Brexit negotiations are at an interesting stage. They have become like a vast multi-national mirror when anyone can look at them and see reflected back, exactly what they want to.
Anti-Brexit will see the lack of progress merely a reflection of the stupidity and impossibility of the task, Pro-Brexit will see plucky Brits taking the beating for being in the vanguard of an inevitable departure from a dying supra national monster. 

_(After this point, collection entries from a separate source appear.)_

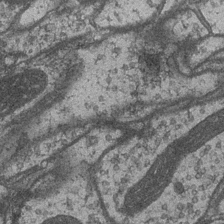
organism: Drosophila
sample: Optic medulla
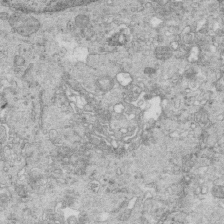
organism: Mouse
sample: Multiciliated cells
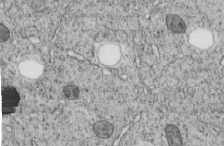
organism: C. elegans
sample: C. elegans embryo early stage
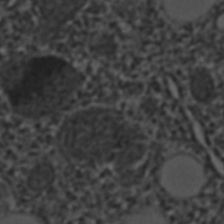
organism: C. elegans
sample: C. elegans embryo
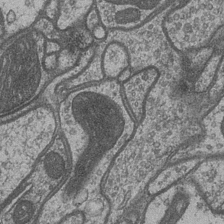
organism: Drosophila
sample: Optic medulla
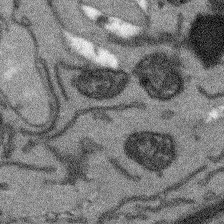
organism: Arabidopsis thaliana
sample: Root tip
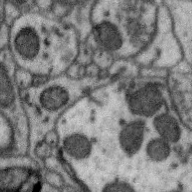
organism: Zebra finch
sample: Brain
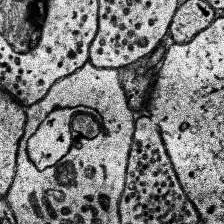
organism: Human
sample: Temporal Lobe
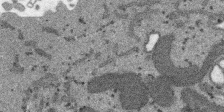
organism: Human
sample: Lung epithelial cells infected with SARS-CoV-2
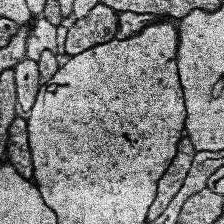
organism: Human
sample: Temporal Lobe
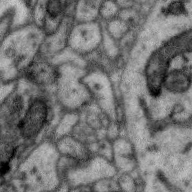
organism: Zebra finch
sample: Brain
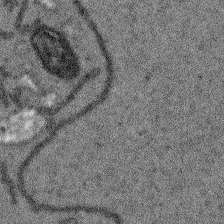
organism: Arabidopsis thaliana
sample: Root tip
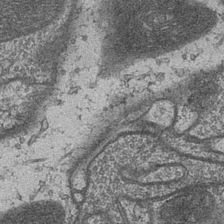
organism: Drosophila
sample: Optic medulla
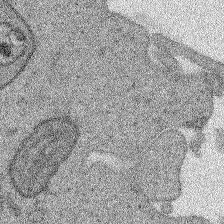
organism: Human
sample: HeLa cells
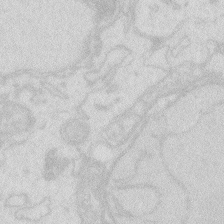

By demanding more flexibility from the EU, David Davies is in the process of constructing an ever more intricate mirror that will distort the reflection we see even more. This may well be a sensible way forward, allowing all parties to see whatever they wish for in the Brexit mirror. After all, everyone has to see something positive in the mirror at the end of the negotiation. On the other hand, rather than get successfully to the end of the negotiation, we may just end up at the end of the pier gazing into those flexible mirrors that make sense at all with nowhere to go, but back to the prom.
There is of course an obvious technical drawback with the common mirror. The image you see is virtual and as such, is not a true image or representation. This leads to the common observation of ‘I look great in the mirror but rubbish in photographs’.  The truth is that you have become used to seeing the image reflected in the mirror and less used to the photograph. Perhaps with the advent of the selfie, we will begin to see less of this debilitating social problem!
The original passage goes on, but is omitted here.